這裡距離敞闊的正殿也不遠了,晚媚心中另有一重恐懼,怕的是萬一活屍逃脫,孟家固然拍手稱快,可她卻只能抱憾而終。倘若那活屍已經逃竄而去,在追蹤之前幽雨一定會將她先處理了,此生就這樣終結,不過是沒頭沒尾,不乾不淨,得不到善終,也不能消除魔障罷了。
晚媚不甘心。
然而她並沒有料到自己是唯一一個不甘心的,前腳踏入正殿,後腳被鎖喉重重推出殿門,飛躍一丈有余,被摔在青石地上。惡臭活屍掐著她的脖頸,雙瞳血紅,含糊不清怒聲質問:“為什麽!為什麽……你這賤人!”

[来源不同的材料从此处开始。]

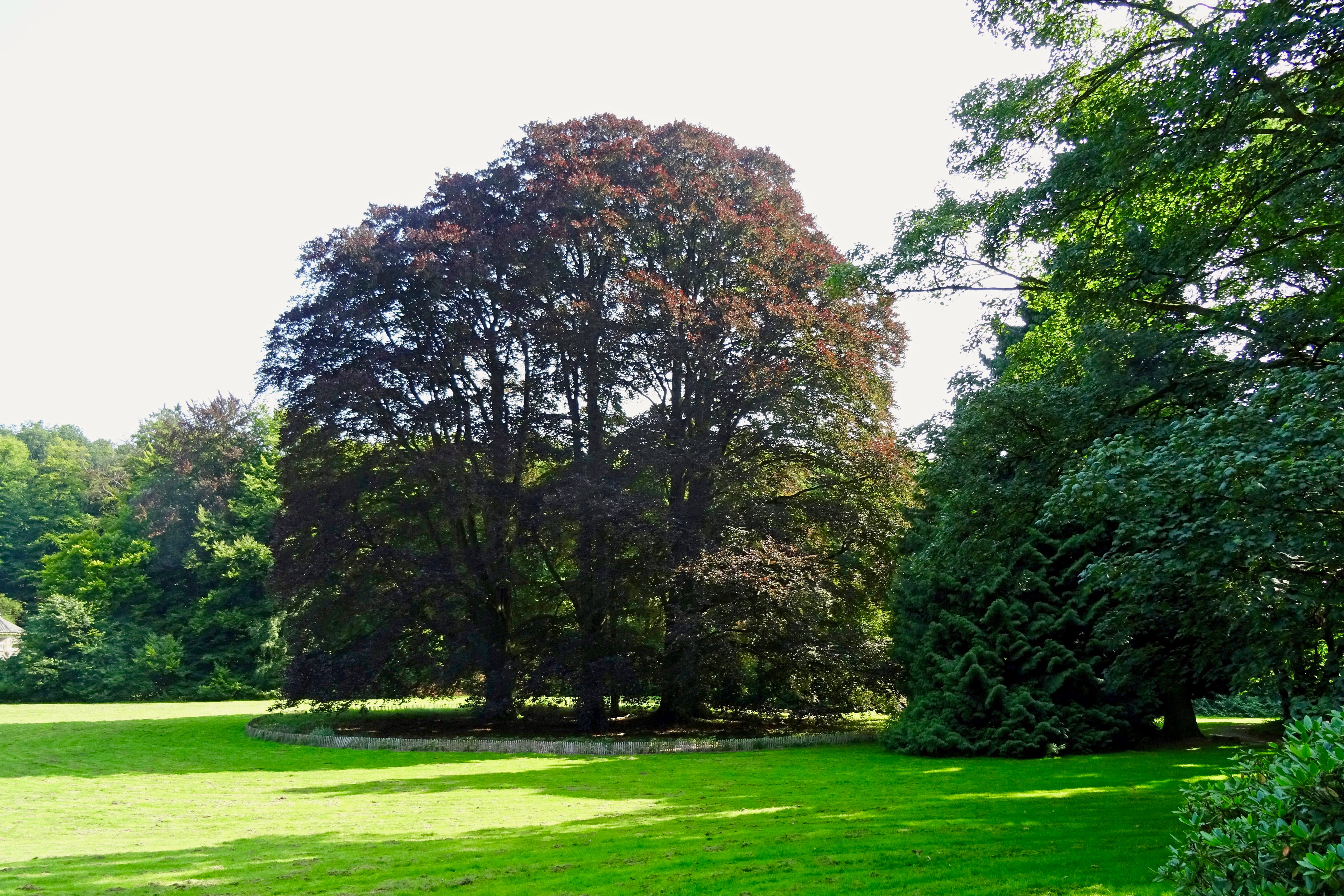 Monumentale beukengroep in het park bij het Huis Zypendaal te Arnhem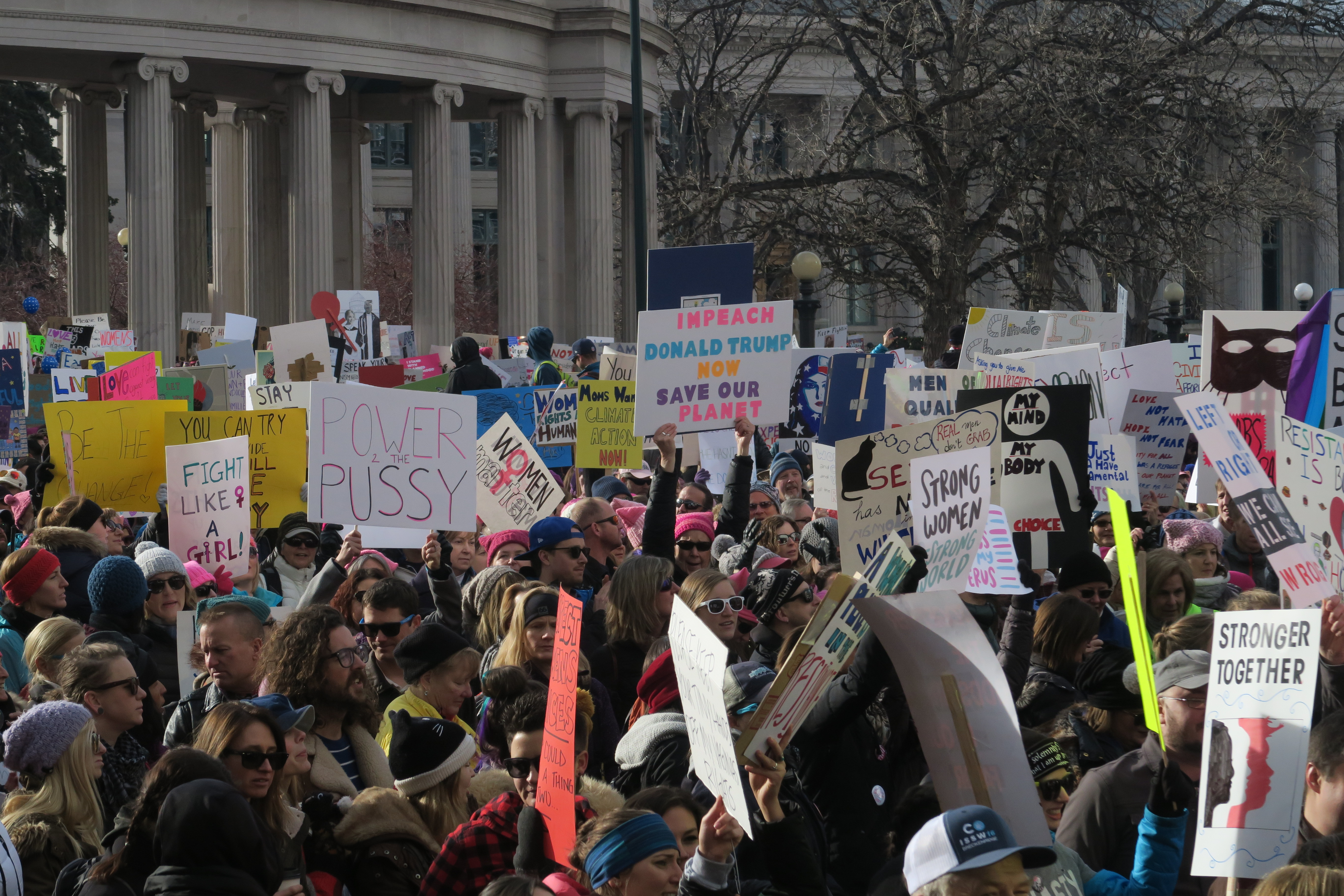 Women's March In Denver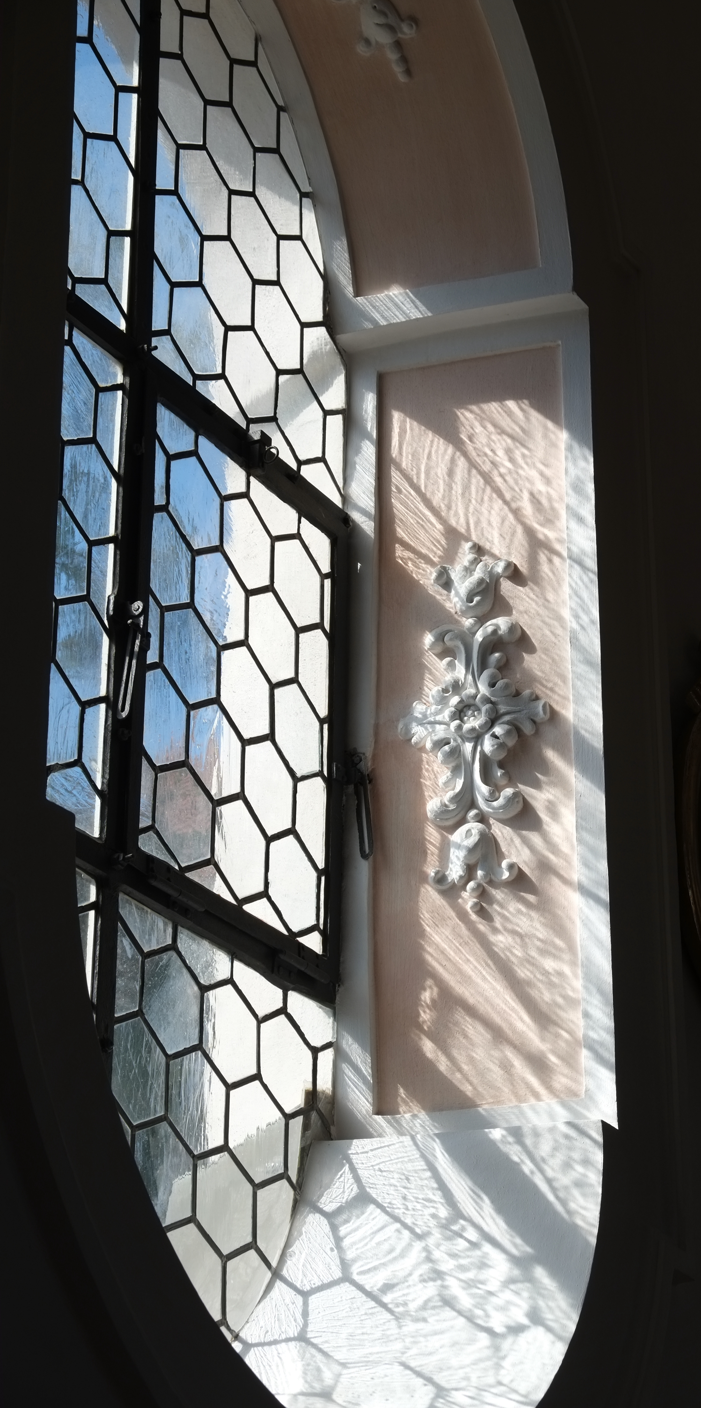 Kirche St. Stephan in Gallenbach, einem Stadtteil von Aichach im Landkreis Aichach-Friedberg (Bayern, Deutschland)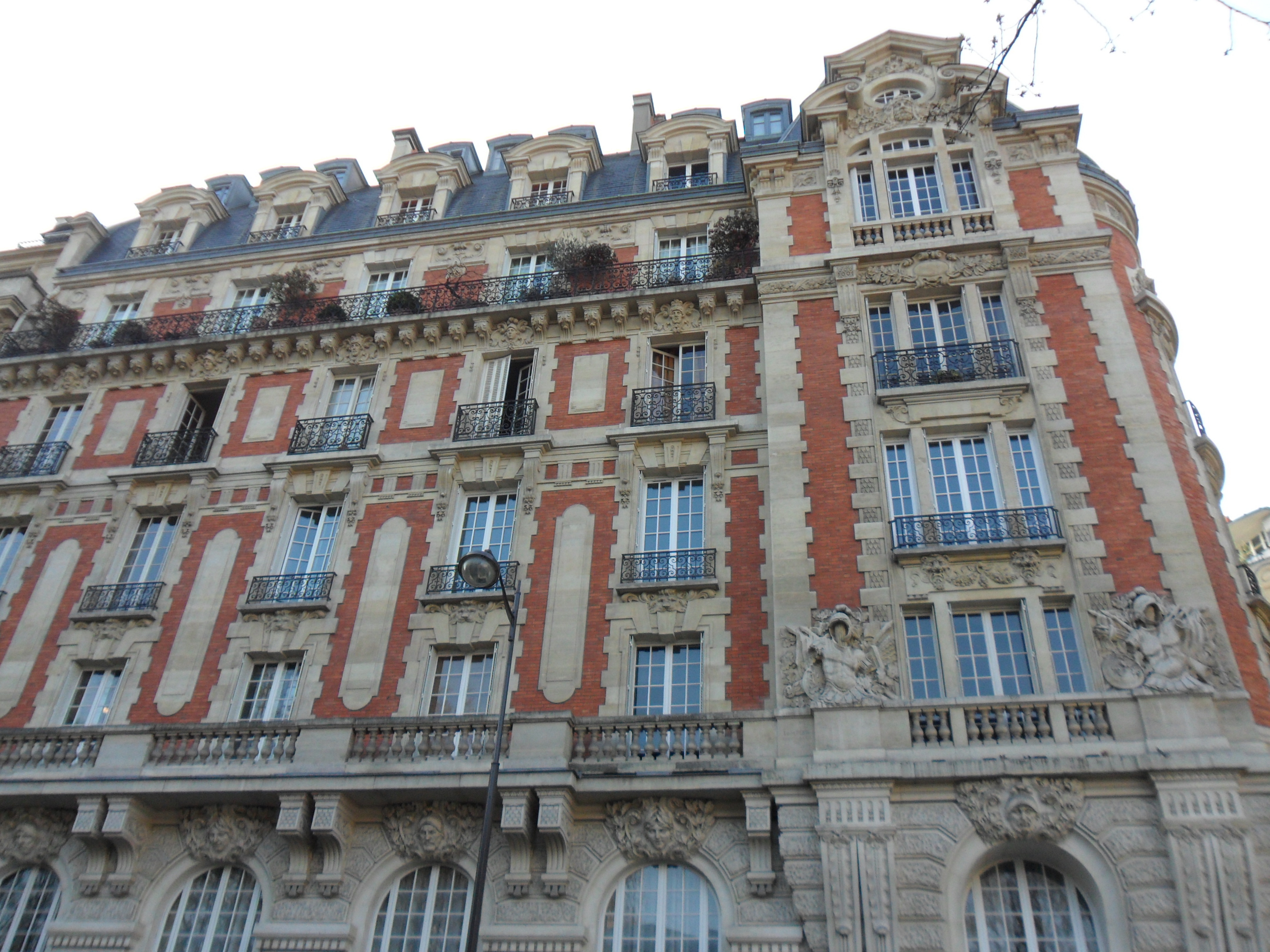 Immeuble à l'angle de la rue Guynemer (n° 2) et la rue de Vaugirard (n° 21), VIe arrondissement, Paris, France. Facade sur la rue Guynemer.

若是從前的晚媚,遭受這一擊不止要吐血,少說還要斷上幾根骨頭。可她現在已經快要完成屍化,悍然無懼,一把推翻壓在身上的活屍。紅琴夜征扔在一旁,被她伸手在上面一劃,刺耳音樂暫且逼退再次試圖上前的活屍。晚媚伸出鋒利鬼爪,桀桀獰笑:“為什麽?憑什麽?隻準你害我,將我的生死隨意擺弄,我卻不能殺你?我告訴你吧,我恨死你了!我就是要死,也一定先殺了你!”
說著,晚媚撲身而上,衝向曾經的主人,丈夫。
兩具活屍肉搏,發出令人牙酸的砰砰相撞聲,兩人每一擊都勢大力沉,幾下就踏碎了腳下青石磚,碎片四濺。雖然都強勢,可晚媚畢竟不敵,迅速被扯下一條手臂。

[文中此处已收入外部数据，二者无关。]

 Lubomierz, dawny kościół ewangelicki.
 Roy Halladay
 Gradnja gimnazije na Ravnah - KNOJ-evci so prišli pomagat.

她已經落了下風,卻凶悍無比,厲聲慘叫著發生了新的變化,原本嫣紅櫻桃唇裂成一張血盆巨口,鋒利獠牙上帶著腥臭粘液,狠狠咬在另一具活屍咽喉上,生生撕掉了半條脖頸。
活屍未必會感覺到痛,但卻嚴重被影響了作戰的能力,晚媚轉敗為勝,一把扯掉了活屍的頭顱,兩行血淚從眼中流下。
第25章灰飛煙滅
凶屍撲出來得實在太快,而且隻追著晚媚猛攻,倒是讓幽夜喘了一口氣,身體往後一仰就要跌倒。嚇得舒君趕緊扶著她,安排她先在一塊乾淨的地方坐下。
幽夜透支太過,剛才就已經支應得十分勉強,如果他們再來遲一點說不定就要受傷了。見幽雨和舒君過來了,先告訴他們自己並沒有受傷,這才坐下。幽雨眼尖,既然晚媚和那具活屍纏鬥,大殿裡面就已經空了,於是神色凜然,凶悍頓顯:“清淨宗的人呢?”
顯然是以為他們膽小怕事,已經逃跑了。
幽夜搖頭:“我來了之後才知道,徐青青放走了不少髒東西出去,我一人顯然是追不上那麽多的。它們跑出去之後一哄而散,一定趁夜尋找活人吸食魂魄,不知道要禍害多少城鎮。清淨宗的人大概是不想繼續摻和這裡的事,也擔心外面,所以主動要出去追,我就答應了。”
這也是沒有辦法的辦法。
幽雨聽了徐青青最後的所作所為,靜了片刻,道:“這兩個女人倒是一丘之貉。”
其實復仇倒也是應該的,但冤有頭債有主,殺了或者害了掌門,甚至屠了鬼宗一門,都算因果循環,報應不爽。但從勾結孟家這一步就是做錯了。但晚媚所言也確實有道理,她孤單一個沒有勢力援助,隻憑自己報仇雪恨未免太不現實。可是死到臨頭還要將鬼宗不知道收集了多少年的凶屍惡鬼放出去為禍一方,圖的是什麽?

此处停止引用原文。